Meine Beobachtungen betreffend “intraossäre Läsionen”: In etlichen Schulen und Publikationen wird diese Thematik entweder nur in der Pädiatrie aufgegriffen, oder nur selten auch in Verbindung zu erwachsenen Patienten. Und auch Osteopathen welche IOL (intraossäre Läsionen) anscheinend kennen und behandeln, haben ein Problem: Oft wird nicht genau genug gearbeitet und nicht auf allen palpatorischen Ebenen werden die IOL angegangen, insbesondere der Aspekt von Schock, Fluidität, Kraftlinie etc. Aus diesem Grund ist dieser „Basic” Kurs entstanden, an dem auch Pferdeosteopathen teilnehmen… das macht Spaß!

Kurs II: Hier geht es nahezu ausschließlich um den Schädel und dessen Inhalt.

  • „Den Weg zum Gehirn” frei machen
  • spezifische Ventrikeltechniken
  • traumatische endocraniale Verdichtungen (nach Philippe Druelle DO)
  • Vektortechniken
  • Schock, Trauma
  • „Nussknackertechniken” - wie bekommt man einen „Betonschädel” in Bewegung
  • gewisse biodynamische Ansätze werden auch gezeigt
  • u.v.m.

In diesem Kurs geht es „an die Zentrale”, insbesondere im Bezug auf mechanische und emotionale Traumatisierungen. Schleudertrauma, Schädel-Hirn-Trauma, PTSD, CTE u.v.m., wird angesprochen.
Speziell: Am Anfang und am Ende des Kurses wird auf Wunsch ein individuelles EEG (Elektroenzephalografie) gemacht, um Veränderungen darstellen zu können.
 
Kurs II findet in 8132 Egg bei Zürich (Schweiz) statt, siehe www.schockconcept.ch für Details.
Kurs I in Hertenstein, Weggis (Schweiz). Dieser Kurs wird vom SICO (www.sico.ch) gehostet.

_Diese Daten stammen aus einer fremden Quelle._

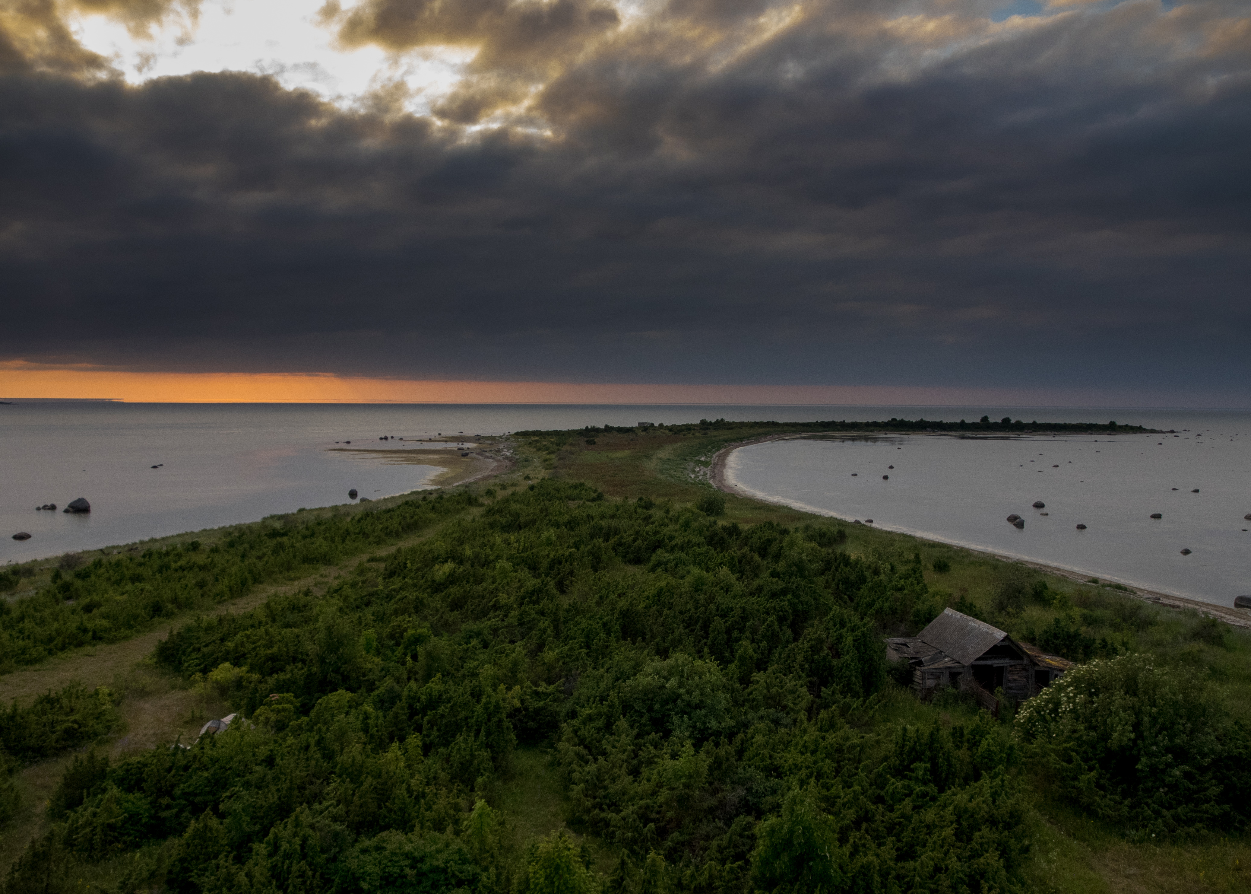 Harilaiu põhjaosa, Vormsi vald

Kurs II findet bereits im März statt, Kurs I erst im Juni. Bauen die Kurse aufeinander auf oder kann man erst Kurs II und dann Kurs I besuchen?
Ausgebildete Craniosakraltherapeuten oder Osteopathen dürfen Kurs II/I in jeglicher Reihenfolge besuchen. Pferdeosteopathen empfehle ich nur den Kurs I und Anfängern (CST/Osteo in Ausbildung) empfehle ich, den Kurs I zuerst zu machen - nach Absprache.
 
Wo kann man die Kurse buchen und wann findet Kurs III statt?
Kurs II: www.schockconcept.ch (9.-11. März 2018)
Kurs I: www.sico.ch (29. Juni - 1. Juli 2018)
 
Kurs III: Ist noch in der Werdungsphase. Wahrscheinlich geht es um prä-, peri- und postnatale Traumatisierung und spezifische Traumatisierungsthematiken wie Krieg, Tod, Vergewaltigung, Gewalt etc. Ich bin mir noch nicht sicher. Alles zu seiner Zeit.
 
Herr Muntinga, vielen Dank für das Interview.
War mir ein Vergnügen!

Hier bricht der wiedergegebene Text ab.